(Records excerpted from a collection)

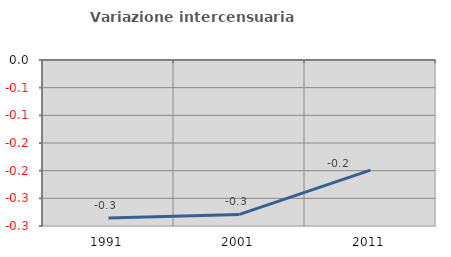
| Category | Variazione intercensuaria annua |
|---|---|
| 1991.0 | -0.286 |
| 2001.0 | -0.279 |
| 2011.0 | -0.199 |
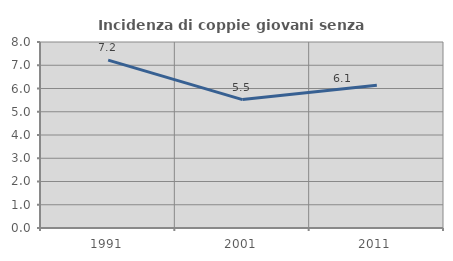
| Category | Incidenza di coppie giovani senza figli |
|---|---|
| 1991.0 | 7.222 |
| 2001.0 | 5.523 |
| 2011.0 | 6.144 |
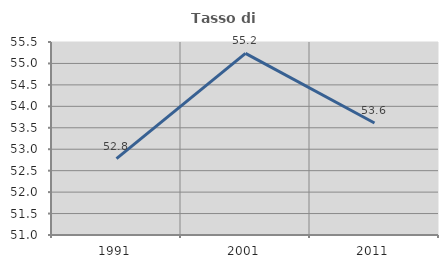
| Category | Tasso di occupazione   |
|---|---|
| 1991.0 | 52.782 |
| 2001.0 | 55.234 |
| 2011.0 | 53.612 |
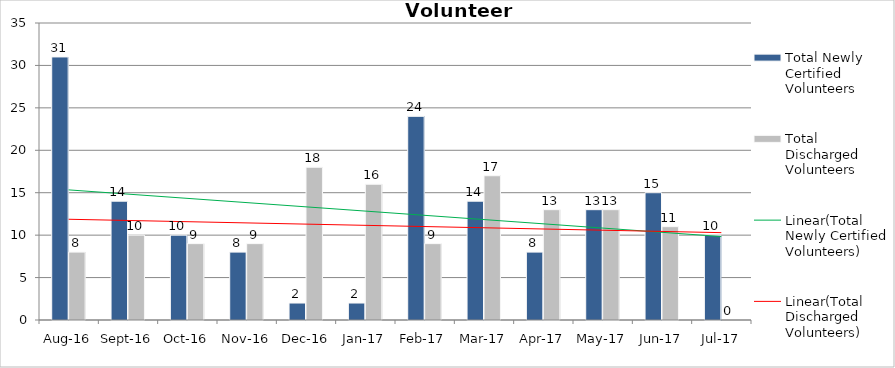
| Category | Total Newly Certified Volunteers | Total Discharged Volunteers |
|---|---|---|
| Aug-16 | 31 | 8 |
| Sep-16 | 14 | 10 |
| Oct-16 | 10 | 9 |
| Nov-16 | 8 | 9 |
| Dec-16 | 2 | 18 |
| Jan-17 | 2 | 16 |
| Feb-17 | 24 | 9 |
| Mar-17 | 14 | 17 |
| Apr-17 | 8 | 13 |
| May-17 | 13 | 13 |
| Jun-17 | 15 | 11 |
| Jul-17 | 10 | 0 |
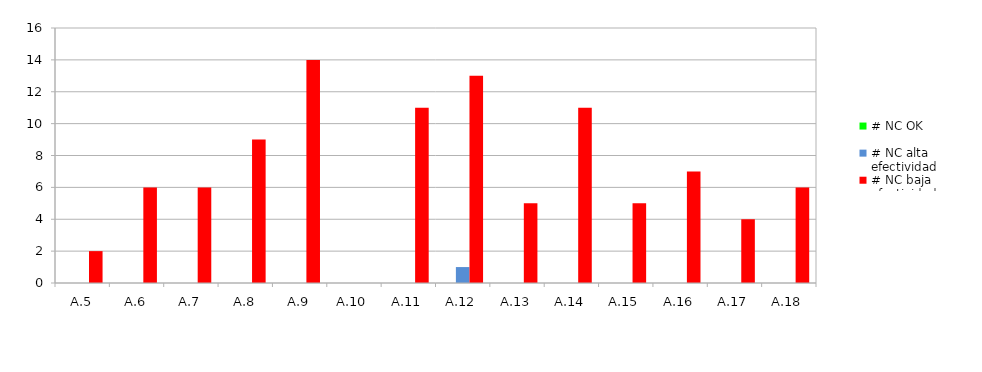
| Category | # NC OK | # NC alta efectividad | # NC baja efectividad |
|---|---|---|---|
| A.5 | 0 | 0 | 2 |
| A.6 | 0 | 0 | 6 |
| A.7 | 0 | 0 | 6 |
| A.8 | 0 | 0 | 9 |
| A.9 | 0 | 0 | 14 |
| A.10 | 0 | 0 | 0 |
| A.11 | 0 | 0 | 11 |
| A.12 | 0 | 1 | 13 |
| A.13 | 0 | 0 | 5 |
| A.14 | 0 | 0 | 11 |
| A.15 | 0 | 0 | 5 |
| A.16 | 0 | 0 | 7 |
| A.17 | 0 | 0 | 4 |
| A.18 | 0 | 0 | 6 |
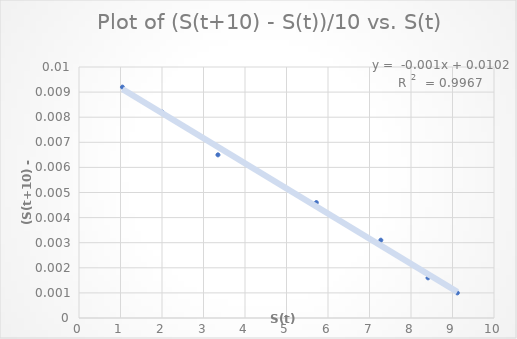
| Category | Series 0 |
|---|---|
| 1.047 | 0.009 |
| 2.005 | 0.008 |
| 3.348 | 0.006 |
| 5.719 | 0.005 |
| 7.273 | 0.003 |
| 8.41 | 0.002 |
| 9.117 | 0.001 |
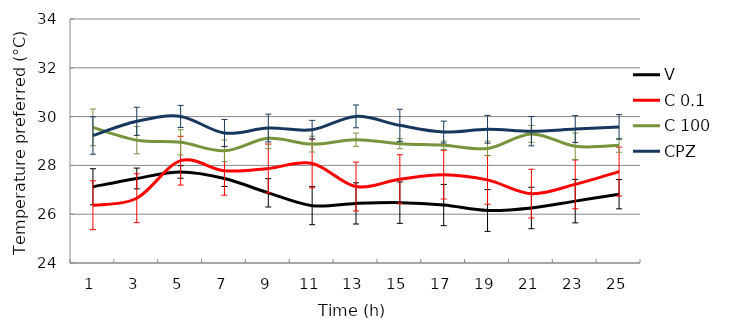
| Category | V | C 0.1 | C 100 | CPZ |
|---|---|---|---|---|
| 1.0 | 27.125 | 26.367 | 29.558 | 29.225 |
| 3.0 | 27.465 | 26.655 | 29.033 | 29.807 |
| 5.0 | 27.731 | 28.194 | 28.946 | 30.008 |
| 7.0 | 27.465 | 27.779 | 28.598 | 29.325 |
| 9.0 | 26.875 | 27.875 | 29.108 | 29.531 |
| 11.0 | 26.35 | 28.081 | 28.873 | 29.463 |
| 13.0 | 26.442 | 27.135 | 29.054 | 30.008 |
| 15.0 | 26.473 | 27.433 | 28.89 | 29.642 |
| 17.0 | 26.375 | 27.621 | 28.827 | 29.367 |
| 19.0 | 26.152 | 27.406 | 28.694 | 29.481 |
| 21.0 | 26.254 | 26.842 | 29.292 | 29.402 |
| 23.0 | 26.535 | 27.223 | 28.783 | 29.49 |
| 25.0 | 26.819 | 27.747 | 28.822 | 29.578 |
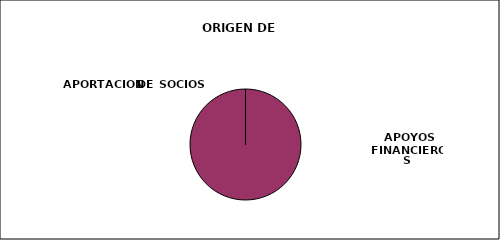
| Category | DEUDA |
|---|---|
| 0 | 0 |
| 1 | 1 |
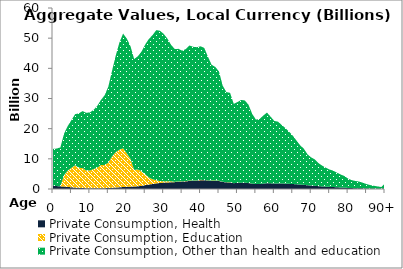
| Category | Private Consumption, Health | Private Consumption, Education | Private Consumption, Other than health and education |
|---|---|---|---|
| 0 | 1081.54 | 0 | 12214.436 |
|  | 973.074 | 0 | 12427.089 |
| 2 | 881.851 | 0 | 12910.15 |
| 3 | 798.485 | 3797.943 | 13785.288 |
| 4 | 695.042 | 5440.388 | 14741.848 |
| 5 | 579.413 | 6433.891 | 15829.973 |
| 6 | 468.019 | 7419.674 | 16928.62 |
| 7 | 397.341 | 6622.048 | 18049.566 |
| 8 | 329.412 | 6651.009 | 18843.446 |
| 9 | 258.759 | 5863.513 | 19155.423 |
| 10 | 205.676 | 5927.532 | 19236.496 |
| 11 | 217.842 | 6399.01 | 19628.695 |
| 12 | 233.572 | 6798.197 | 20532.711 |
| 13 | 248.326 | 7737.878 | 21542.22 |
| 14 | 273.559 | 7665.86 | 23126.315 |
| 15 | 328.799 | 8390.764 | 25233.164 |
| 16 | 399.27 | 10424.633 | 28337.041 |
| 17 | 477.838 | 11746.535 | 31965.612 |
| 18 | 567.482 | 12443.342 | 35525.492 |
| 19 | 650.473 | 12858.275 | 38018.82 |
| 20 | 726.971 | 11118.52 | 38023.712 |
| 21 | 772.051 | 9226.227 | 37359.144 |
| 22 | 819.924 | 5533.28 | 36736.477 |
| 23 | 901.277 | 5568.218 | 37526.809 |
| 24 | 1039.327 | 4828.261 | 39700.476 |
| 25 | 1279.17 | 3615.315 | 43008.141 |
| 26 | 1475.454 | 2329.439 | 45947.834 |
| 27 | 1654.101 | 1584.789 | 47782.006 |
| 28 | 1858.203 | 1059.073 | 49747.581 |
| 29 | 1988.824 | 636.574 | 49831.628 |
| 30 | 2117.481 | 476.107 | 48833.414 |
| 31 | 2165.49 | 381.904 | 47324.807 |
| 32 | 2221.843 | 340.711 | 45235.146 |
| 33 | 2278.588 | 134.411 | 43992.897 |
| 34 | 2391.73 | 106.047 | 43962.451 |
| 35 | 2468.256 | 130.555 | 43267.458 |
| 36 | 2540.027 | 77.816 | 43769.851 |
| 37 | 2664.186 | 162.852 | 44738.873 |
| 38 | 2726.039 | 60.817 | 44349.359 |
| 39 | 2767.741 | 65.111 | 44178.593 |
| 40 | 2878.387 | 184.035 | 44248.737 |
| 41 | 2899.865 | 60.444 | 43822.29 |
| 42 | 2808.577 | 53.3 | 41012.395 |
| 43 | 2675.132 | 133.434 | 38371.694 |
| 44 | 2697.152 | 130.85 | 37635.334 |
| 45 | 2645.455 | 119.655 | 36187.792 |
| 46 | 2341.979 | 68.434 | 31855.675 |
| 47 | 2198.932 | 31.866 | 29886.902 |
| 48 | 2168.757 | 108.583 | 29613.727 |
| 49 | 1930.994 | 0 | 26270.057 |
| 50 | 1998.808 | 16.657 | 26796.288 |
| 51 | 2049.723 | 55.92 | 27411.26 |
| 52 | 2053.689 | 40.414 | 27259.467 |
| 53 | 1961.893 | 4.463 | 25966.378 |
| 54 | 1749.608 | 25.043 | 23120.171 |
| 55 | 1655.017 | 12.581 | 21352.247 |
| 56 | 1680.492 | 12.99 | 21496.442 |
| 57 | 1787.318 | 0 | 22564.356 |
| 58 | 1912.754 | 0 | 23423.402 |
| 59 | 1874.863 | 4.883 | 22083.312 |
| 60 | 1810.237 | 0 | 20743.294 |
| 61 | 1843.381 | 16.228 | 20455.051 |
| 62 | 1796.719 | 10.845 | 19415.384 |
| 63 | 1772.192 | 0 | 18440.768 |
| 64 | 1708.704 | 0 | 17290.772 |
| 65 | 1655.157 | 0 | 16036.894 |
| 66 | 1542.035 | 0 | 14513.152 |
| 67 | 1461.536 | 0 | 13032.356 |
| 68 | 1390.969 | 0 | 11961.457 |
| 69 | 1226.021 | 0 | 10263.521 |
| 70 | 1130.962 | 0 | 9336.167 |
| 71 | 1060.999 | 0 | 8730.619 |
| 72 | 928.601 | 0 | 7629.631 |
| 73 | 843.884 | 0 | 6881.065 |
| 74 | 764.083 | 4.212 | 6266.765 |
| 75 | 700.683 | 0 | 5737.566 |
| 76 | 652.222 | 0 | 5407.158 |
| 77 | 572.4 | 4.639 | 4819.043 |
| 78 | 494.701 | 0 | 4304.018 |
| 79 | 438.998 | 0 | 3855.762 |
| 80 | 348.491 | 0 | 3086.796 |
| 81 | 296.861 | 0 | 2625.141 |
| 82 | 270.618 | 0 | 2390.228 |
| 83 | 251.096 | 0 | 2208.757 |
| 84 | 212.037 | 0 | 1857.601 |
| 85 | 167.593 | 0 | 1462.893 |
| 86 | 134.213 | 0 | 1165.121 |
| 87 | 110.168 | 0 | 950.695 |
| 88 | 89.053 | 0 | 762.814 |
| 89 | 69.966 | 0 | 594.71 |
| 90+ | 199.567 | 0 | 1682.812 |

§ THE PROBLEM:
Find the line that contains "119.655 | 36187.792 |". Repeat it and every line after it, exactly as written, up to and including the last line of the records above.

§ ANSWER:
| 45 | 2645.455 | 119.655 | 36187.792 |
| 46 | 2341.979 | 68.434 | 31855.675 |
| 47 | 2198.932 | 31.866 | 29886.902 |
| 48 | 2168.757 | 108.583 | 29613.727 |
| 49 | 1930.994 | 0 | 26270.057 |
| 50 | 1998.808 | 16.657 | 26796.288 |
| 51 | 2049.723 | 55.92 | 27411.26 |
| 52 | 2053.689 | 40.414 | 27259.467 |
| 53 | 1961.893 | 4.463 | 25966.378 |
| 54 | 1749.608 | 25.043 | 23120.171 |
| 55 | 1655.017 | 12.581 | 21352.247 |
| 56 | 1680.492 | 12.99 | 21496.442 |
| 57 | 1787.318 | 0 | 22564.356 |
| 58 | 1912.754 | 0 | 23423.402 |
| 59 | 1874.863 | 4.883 | 22083.312 |
| 60 | 1810.237 | 0 | 20743.294 |
| 61 | 1843.381 | 16.228 | 20455.051 |
| 62 | 1796.719 | 10.845 | 19415.384 |
| 63 | 1772.192 | 0 | 18440.768 |
| 64 | 1708.704 | 0 | 17290.772 |
| 65 | 1655.157 | 0 | 16036.894 |
| 66 | 1542.035 | 0 | 14513.152 |
| 67 | 1461.536 | 0 | 13032.356 |
| 68 | 1390.969 | 0 | 11961.457 |
| 69 | 1226.021 | 0 | 10263.521 |
| 70 | 1130.962 | 0 | 9336.167 |
| 71 | 1060.999 | 0 | 8730.619 |
| 72 | 928.601 | 0 | 7629.631 |
| 73 | 843.884 | 0 | 6881.065 |
| 74 | 764.083 | 4.212 | 6266.765 |
| 75 | 700.683 | 0 | 5737.566 |
| 76 | 652.222 | 0 | 5407.158 |
| 77 | 572.4 | 4.639 | 4819.043 |
| 78 | 494.701 | 0 | 4304.018 |
| 79 | 438.998 | 0 | 3855.762 |
| 80 | 348.491 | 0 | 3086.796 |
| 81 | 296.861 | 0 | 2625.141 |
| 82 | 270.618 | 0 | 2390.228 |
| 83 | 251.096 | 0 | 2208.757 |
| 84 | 212.037 | 0 | 1857.601 |
| 85 | 167.593 | 0 | 1462.893 |
| 86 | 134.213 | 0 | 1165.121 |
| 87 | 110.168 | 0 | 950.695 |
| 88 | 89.053 | 0 | 762.814 |
| 89 | 69.966 | 0 | 594.71 |
| 90+ | 199.567 | 0 | 1682.812 |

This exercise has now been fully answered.